South Korea's President Lee Myung-bak (file photo)
South Korea's President Lee Myung-bak (file photo)

South Korea's President Lee Myung-bak renewed harsh rhetoric about North Korea - words that are likely not to be well received in Pyongyang, nor by those in Seoul who desire a softer approach to the communist state.

In an interview with National Public Radio of the United States, President Lee defended the country's National Security Law, increasingly being used to arrest those who possess or disseminate North Korean propaganda. Critics say it stifles free speech, but the president says the law is necessary.

"You have to always remember the very special and unique circumstances in which Korea is in today," Lee noted. "We have been facing for the last 60-plus years one of the world's most well-armed and most belligerent countries. And if you consider that fact, and if you are someone living in such a country every day, then you will understand the need to have such laws that will allow us to maintain our way of life."

The president’s description of the north as “one of the world’s most well-armed and most belligerent countries” worries Bruce Bennett, a senior defense analyst at Rand Corporation, a think tank that consults for the United States government.

Bennett says South Korea can best counter North Korea's "vicious propaganda" by not engaging in an exchange of name calling.

"The president apparently made a mistake. I'm sorry for him in that situation," Bennett said. "There is certain truth to what he said and so it's kind of hard to say he did a bad thing in that regard."

The two Koreas fought to a stalemate a devastating three-year civil war in the early 1950's. No peace treaty has ever been signed.

Inter-Korean relations worsened last year with two attacks blamed on the North killing 50 South Koreans, most of them sailors.

After the shelling of Yeonpyeong island, near disputed waters, in November of last year, Seoul and Pyongyang sharpened their rhetoric towards each other.

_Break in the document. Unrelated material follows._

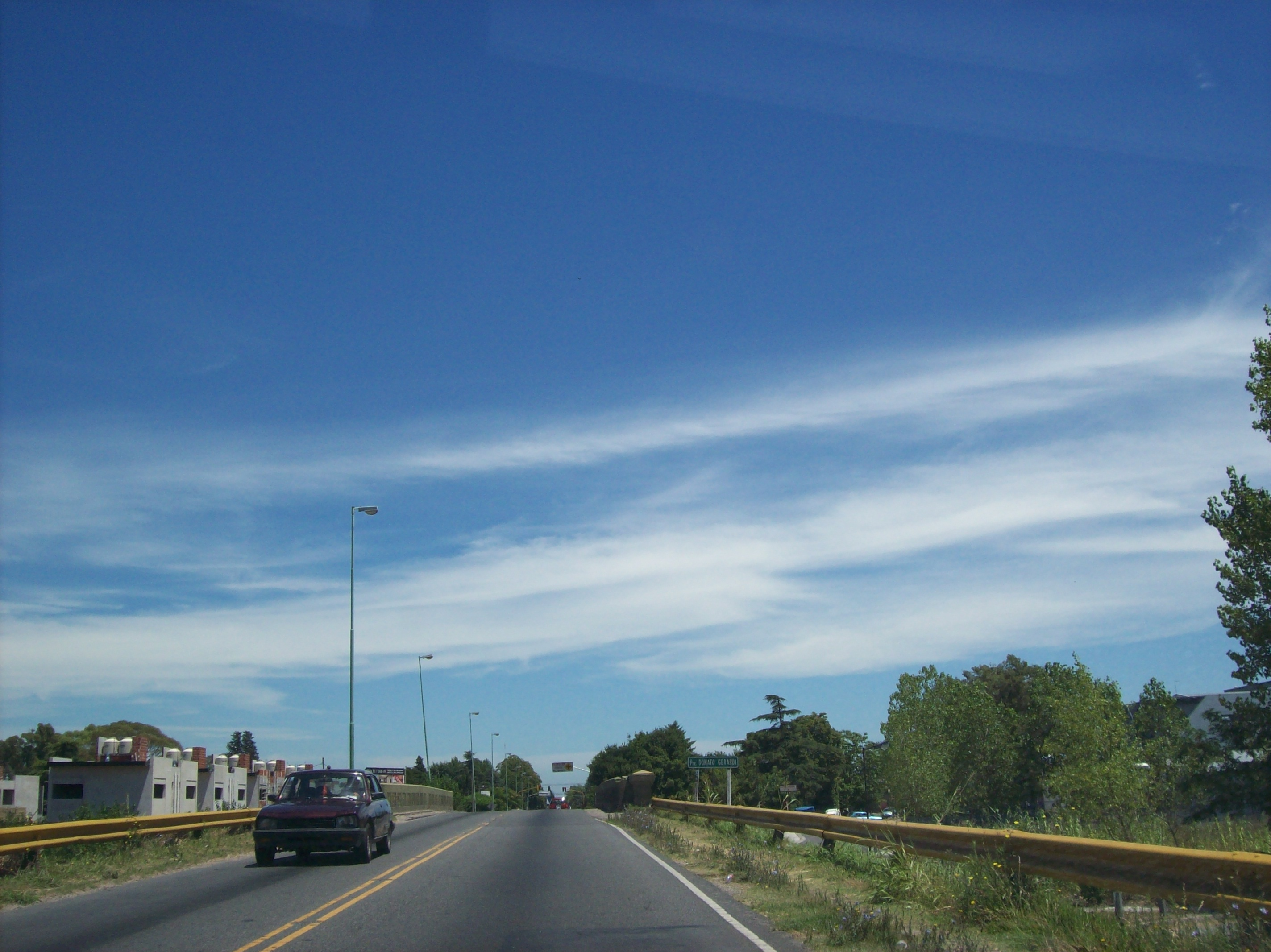 Camino General Belgrano (Ruta Provincial 1) hacia el oeste en Gonnet, partido de La Plata, Provincia de Buenos Aires, Argentina. En el centro de la imagen, puente de hormigón "Donato Gerardi" construido a principios del siglo XX sobre las vías del ferrocarril entre Ringuelet y Brandsen.
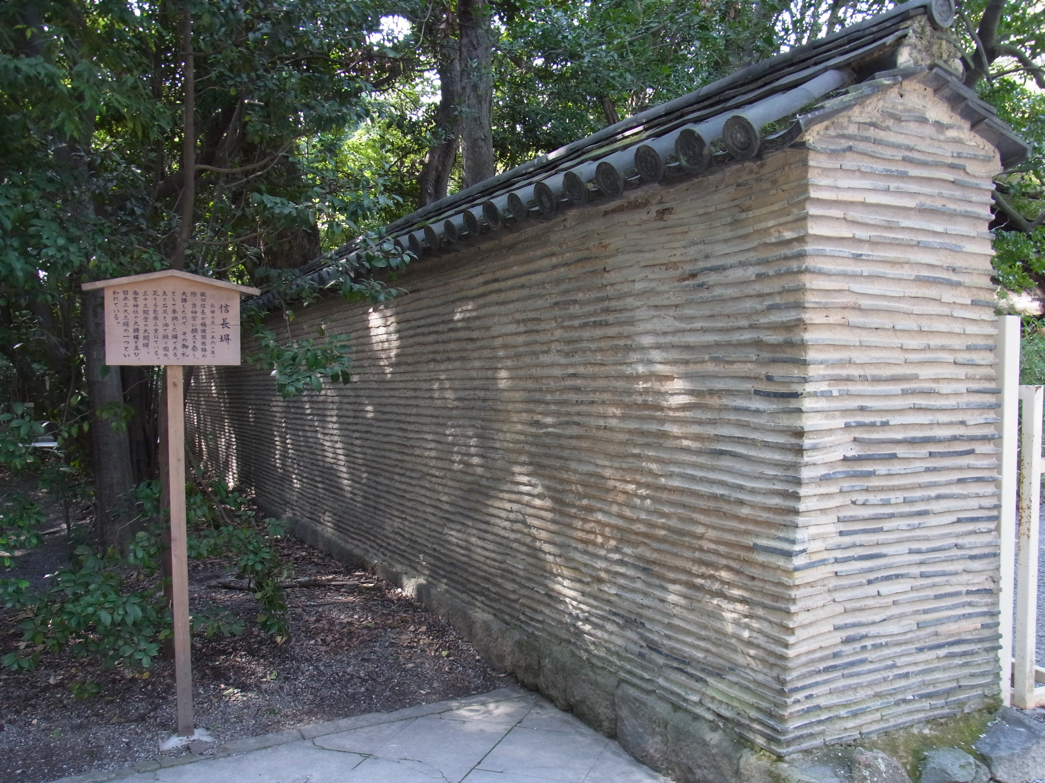 熱田神宮信長塀

North Korea has repeatedly termed the South Korean president a "traitor" who is a "puppet" of the United States and characterized Lee as "the worst man in history."

For his part, President Lee, who can not run for re-election next year when his five-year term ends, has refrained from any personal verbal attacks on North Korean leader Kim Jong-il. But after being criticized for a slow and muted response to the artillery attack the island on the Yellow Sea, Lee warned North Korea any further provocations would be met with "stern, strong responses."